A MP-595/2012 prevê que os contratos de concessão ou arrendamento e a expedição de autorização sejam precedidos da emissão, pelo órgão licenciador, do termo de referência para os estudos ambientais com vistas ao licenciamento. De acordo com a MP, a assinatura dos contratos também depende de consultas à autoridade aduaneira e ao respectivo poder público municipal, o que já era exigido pela Lei 8.630/1993.

Durante o 9º Seminário Nacional sobre Indústria Marítima e Meio Ambiente (Ecobrasil), promovido pela Portos e Navios, representantes do setor demonstraram preocupação com a qualidade dos novos empreendimentos. Eles também temem impactos ambientais por conta de modificações nos projetos ao longo do licenciamento. Isso porque o Instituto Brasileiro do Meio Ambiente e dos Recursos Naturais Renováveis (Ibama) não descarta a possibilidade de os projetos sofrerem mudanças relevantes em relação ao termo de referência.

— O licenciamento ambiental prevê a avaliação dos projetos considerando alternativas locacionais e tecnológicas e a avaliação de impactos ambientais no estudo, fase posterior ao termo de referência. Os projetos podem, portanto, sofrer alterações após a emissão do termo — admite a coordenadora de portos, aeroportos e hidrovias do Ibama, Mariana Pereira, que participou do evento.

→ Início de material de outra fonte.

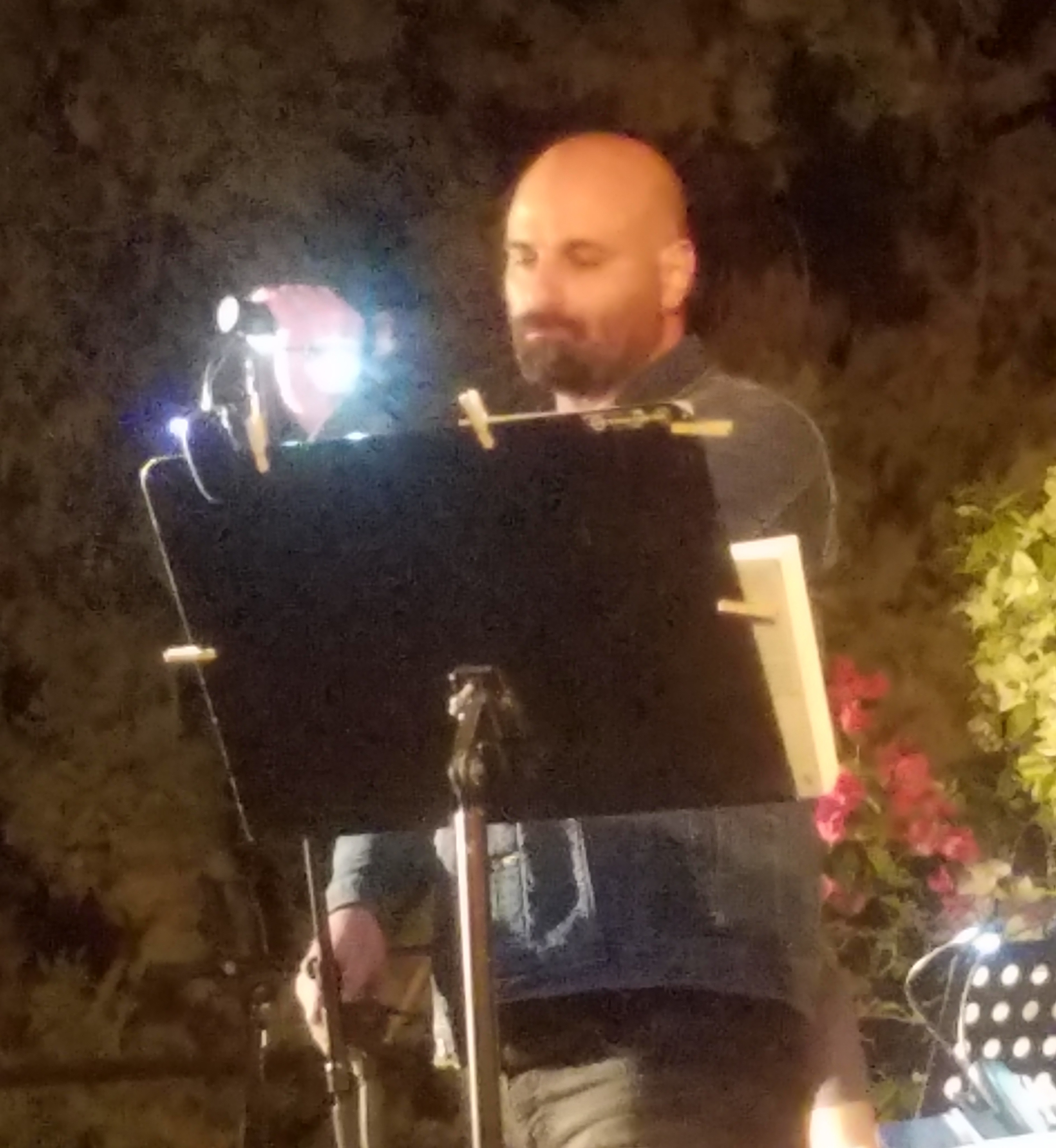 המשורר אודי שרבני מקריא שירה במשכנות שאננים בירושלים, מאי 2019

Lucijane Monteiro de Abreu, coordenadora geral do Laboratório de Monitoramento e Controle Ambiental em Transportes (Lamcat) da Universidade de Brasília (UNB), observa que o empreendedor precisa justitificar a viabilidade do projeto desde o planejamento até o programa de gestão ambiental. Ela explica que, quando as etapas preliminares não são feitas corretamente, a avaliação dos impactos ambientais fica prejudicada na sequência. A partir do diagnóstico, é possível identificar se a área melhorou ou piorou após a instalação do terminal.

Mariana, do Ibama, considera que a expansão do número de terminais privados no país deve aumentar a pressão sobre os processos de licenciamento ambiental. Essa demanda, motivada pelo fim da exigência de carga própria nesses terminais, reforçará a necessidade de contratações. A equipe que cuida dos processos de portos, aeroportos e hidrovias no Ibama possui apenas 20 técnicos, entre biólogos, engenheiros, oceanógrafos, geógrafos e sociólogos. A equipe é dividida em grupos por região ou tipo de empreendimento.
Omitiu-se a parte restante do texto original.